What he did instead was to take care of her, guide her gently towards her previous self and support her professionally. They had developed a bond now. She realised that he loved her and she had also started to depend on him emotionally. They both needed each other but she was now seeing life in different light with him. She had become calm and content and was now more inclined to helping people in need with her money, time and compassion.

That August, he decided to join the group which was volunteering in the Naxalite area. He train was to leave in the morning, so they were having dinner together. Across the kitchen counter whrere she was drying the dishes he simply put the plate down and came near her.

He took the towel out of her hand and said solemnly, “I want you to know that I will always be there for you but in case something happens to me be there at my funeral.”  She laughed aloud and told him not be melodramatic. Later she made him promise that he will come back to her. He repeated solemnly, “I’ll always be here.”

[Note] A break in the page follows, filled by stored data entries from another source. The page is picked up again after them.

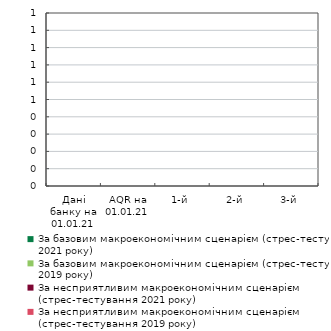
| Category | За базовим макроекономічним сценарієм (стрес-тестування 2021 року) | За базовим макроекономічним сценарієм (стрес-тестування 2019 року) | За несприятливим макроекономічним сценарієм (стрес-тестування 2021 року) | За несприятливим макроекономічним сценарієм (стрес-тестування 2019 року) |
|---|---|---|---|---|
| Дані банку на 01.01.21 | 0 | 0 | 0 | 0 |
| AQR на 01.01.21 | 0 | 0 | 0 | 0 |
| 1-й | 0 | 0 | 0 | 0 |
| 2-й | 0 | 0 | 0 | 0 |
| 3-й | 0 | 0 | 0 | 0 |
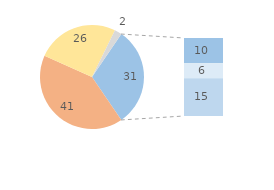
| Category | Series 0 |
|---|---|
| 0 | 41.286 |
| 1 | 25.67 |
| 2 | 2.263 |
| 3 | 10 |
| 4 | 6 |
| 5 | 15 |

Today, two months later, she was imploring him to show up. But how could he? Killed in a shootout at the tribal school where he was teaching as a part of the workshop, he came back in a wooden box.

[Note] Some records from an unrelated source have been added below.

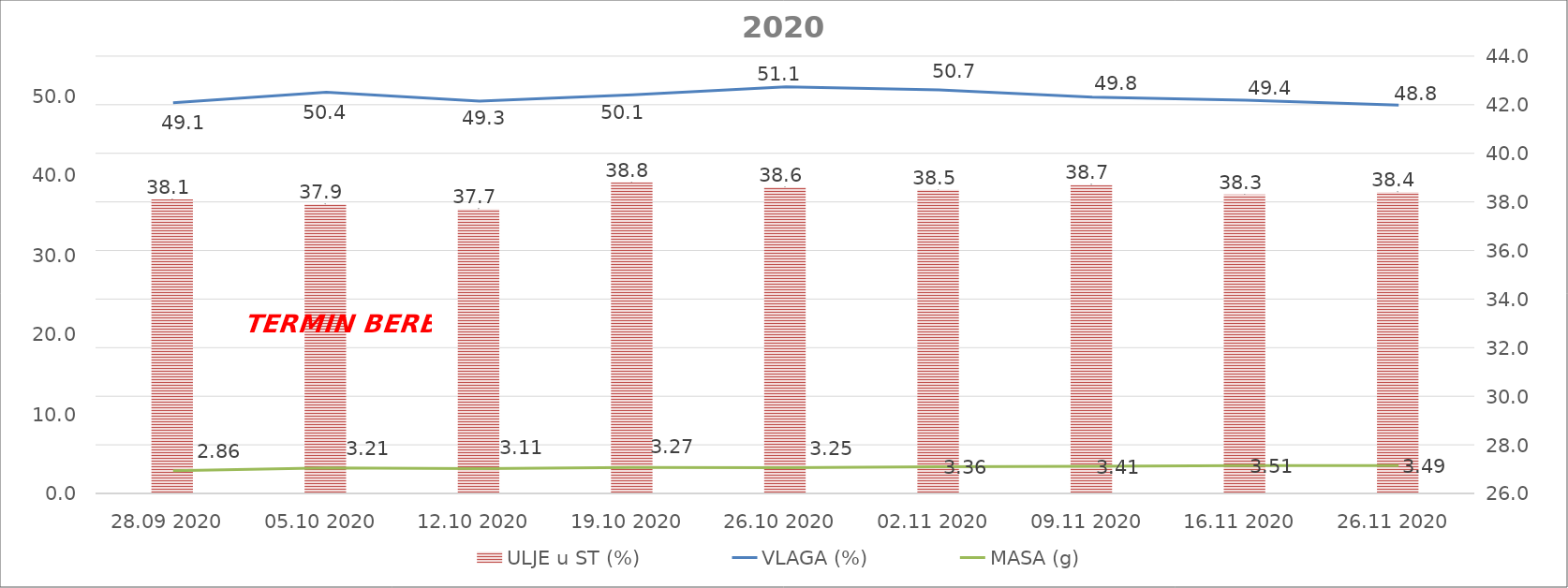
| Category | ULJE u ST (%) |
|---|---|
| 28.09 2020 | 38.1 |
| 05.10 2020 | 37.9 |
| 12.10 2020 | 37.7 |
| 19.10 2020 | 38.8 |
| 26.10 2020 | 38.6 |
| 02.11 2020 | 38.5 |
| 09.11 2020 | 38.7 |
| 16.11 2020 | 38.3 |
| 26.11 2020 | 38.4 |

She received the news as the next of kin and like a zombie saw to the funeral arrangements. Lots of people he had touched during his lifetime attended. People came up to console her but it was no help. Silent tears had become her companion since then. All day she listened to the radio for a sign.

On an evening that they had spent together, he had put a lovely film number on repeat on the little FM radio player she had gifted him on his birthday. He suddenly said “I love this song. It describes us. This is ‘our song’. Whenever you hear this just know that I am thinking of you!”

Later on they developed a habit of using Hindi film songs to describe their feelings. For the last one month now she was listening for a song that would tell her that her Saraansh was here with her.

Suddenly she cried out in anguish “You had promised that you’ll be there for me always. Where are you now?” She outstretched her arms and suddenly she felt a tug. She opened her eyes and there he was.

Standing at the foot of her bed, he pulled her up and embraced her in a warm tight hug banishing the damp and cold. He kissed her wet eyes and said, “I am here, right by your side always. I never left.”

The morning light was filling up the room and she looked outside. It was a clear day, warm with the sunshine streaming through the tall tree branches outside her window. She made his favourite ginger tea and switched on the fm player. Music echoed in the room. Suddenly she smiled “Our Song”, she thought aloud, “So it was not a dream”.

She immediately called up at Prayas and signed up for the next workshop.